The approved gene therapies are for clotting disorders, retinal blindness, and the severe skin peeling condition, dystrophic epidermolysis bullosa. The sixth one targets DMD but only in little boys aged 4 to 5 who can still walk. The warning label mentions adverse effects like liver trouble and heart inflammation, but it somehow forgot to mention lung damage, which, ironically, was the cause of our recent hero’s demise.

Big Genes, Little Hope

The 27-year-old DMD patient had inherited a massive mutation in a gene on the X chromosome from his mom. It’s the largest gene in the human genome, with a whopping 2.2 million DNA bases. This gene is responsible for producing dystrophin, a protein crucial for our muscles. When it goes wrong, as in DMD, it’s like a Jenga tower collapse – muscles crumble, and life gets tough.

The DMD gene therapy delivers a truncated version of the dystrophin gene, just 4,558 DNA bases. Two key changes were made: adeno-associated virus (AAV) was called in to do the gene delivery instead of the adenovirus (AV), which had caused havoc in Jesse’s liver.

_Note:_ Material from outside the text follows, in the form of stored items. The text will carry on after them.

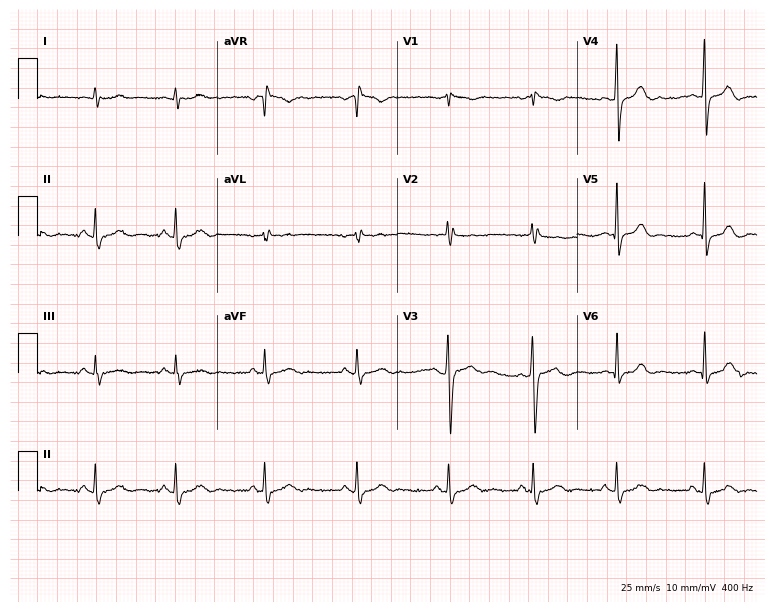
12-lead ECG from a 30-year-old man. Screened for six findings — first-degree AV block, right bundle branch block (RBBB), left bundle branch block (LBBB), sinus bradycardia, atrial fibrillation (AF), sinus tachycardia — none is recorded. Other findings, if any, are not listed.
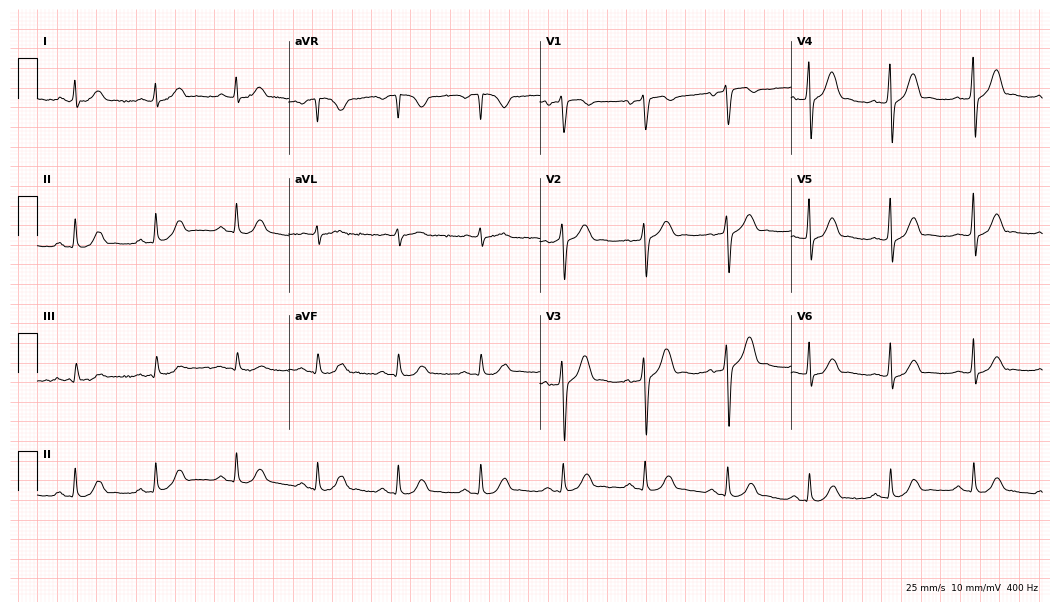
12-lead ECG (10.2-second recording at 400 Hz) from a 52-year-old male. Screened for six findings — first-degree AV block, right bundle branch block (RBBB), left bundle branch block (LBBB), sinus bradycardia, atrial fibrillation (AF), sinus tachycardia — none is recorded.
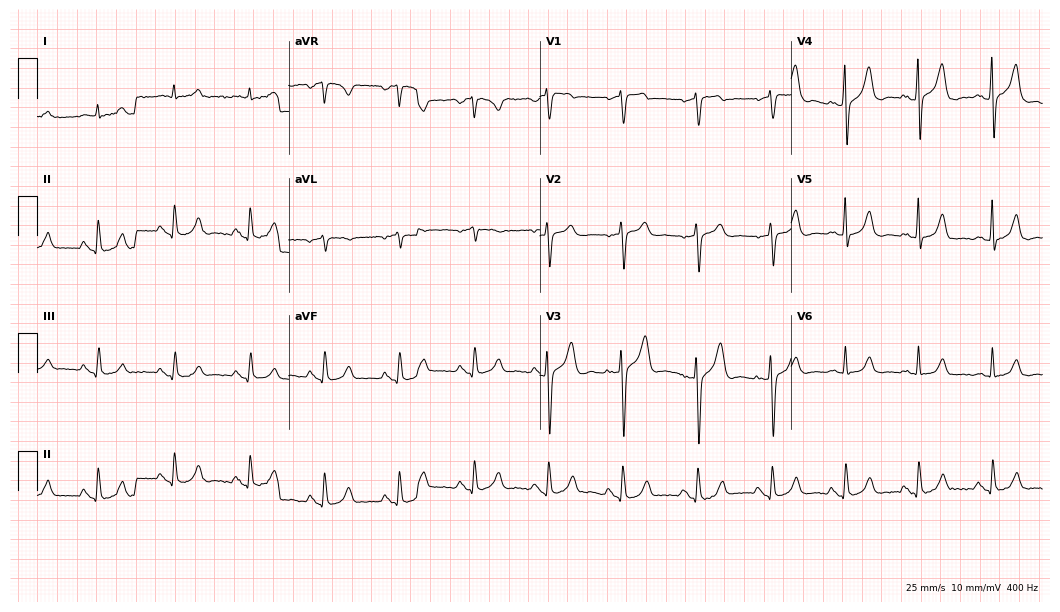
Standard 12-lead ECG recorded from a male, 74 years old (10.2-second recording at 400 Hz). Read as a normal ECG.
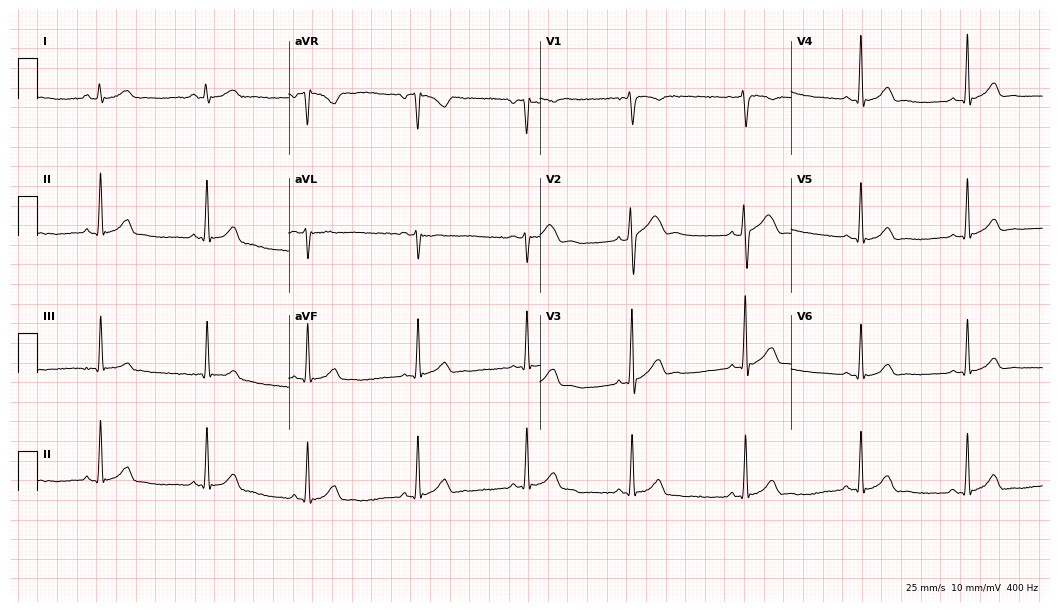
12-lead ECG from a male, 28 years old (10.2-second recording at 400 Hz). Recorded interpretation: within normal limits.

And secondly, CRISPR gene editing was brought into play to fix the mutation. It’s like trying to patch up your favorite jeans instead of buying new ones. They call it “custom CRISPR-transactivator therapy,” which sounds fancier than it is. It’s all about editing a specific mutation and hoping to make enough cells work better.

The man’s own body gave a helping hand in this story. Certain brain neurons retained parts of the gene, so the researchers used CRISPR to nudge his muscle cells into producing a mini-version of the needed protein. It had worked in test tubes and even in mice. But reality is a tougher critic.

A Fast and Furious Decline

Our hero started the treatment on October 4, 2022, and things spiraled down faster than a runaway rollercoaster. Within a week, he went from experiencing a few premature heartbeats to a full-blown health rollercoaster.

By day 5, he was dealing with acute respiratory distress syndrome (ARDS), and his heart was struggling. A day later, it was game over. The autopsy painted a grim picture, revealing obliterated air sacs in his lungs.

Immune Battle: Innate vs. Adaptive

So, what went wrong this time? Like Jesse, our DMD warrior didn’t have the luxury of time for the adaptive immune response to kick in. You see, your immune system has two layers of defense. The innate immune response is like the first responders, releasing general anti-viral agents. In this case, it went a bit haywire, leading to ARDS, all thanks to the super-powered gene therapy dose.

Autopsy revealed that the gene therapy concentrated in the lungs and liver but didn’t quite reach the muscles. There weren’t any antibodies against the virus used. So, it was the innate immune response, the ancient one, causing all the chaos. It flooded the heart and lungs with inflammatory proteins, and well, you can guess the rest.

Challenging Evolution

In a rather ironic twist, it seems that our age-old immune system might be the biggest challenge in our quest to tame the genes. The innate immune response, the ancient one that’s been with us for a billion years, is like the bouncer of the club – it’s tough to get past.

On the flip side, the adaptive immune response, which is relatively new, is more like the polite but overly cautious guest list checker. It only appeared around 450 million years ago and is exclusive to vertebrates.

In the end, it appears that, despite our fancy tools and tech, we’re still going up against a billion years of evolution. Perhaps, as we continue our quest to fix genes, we should remember that Mother Nature has been in the game for quite a while and isn’t giving up her secrets that easily.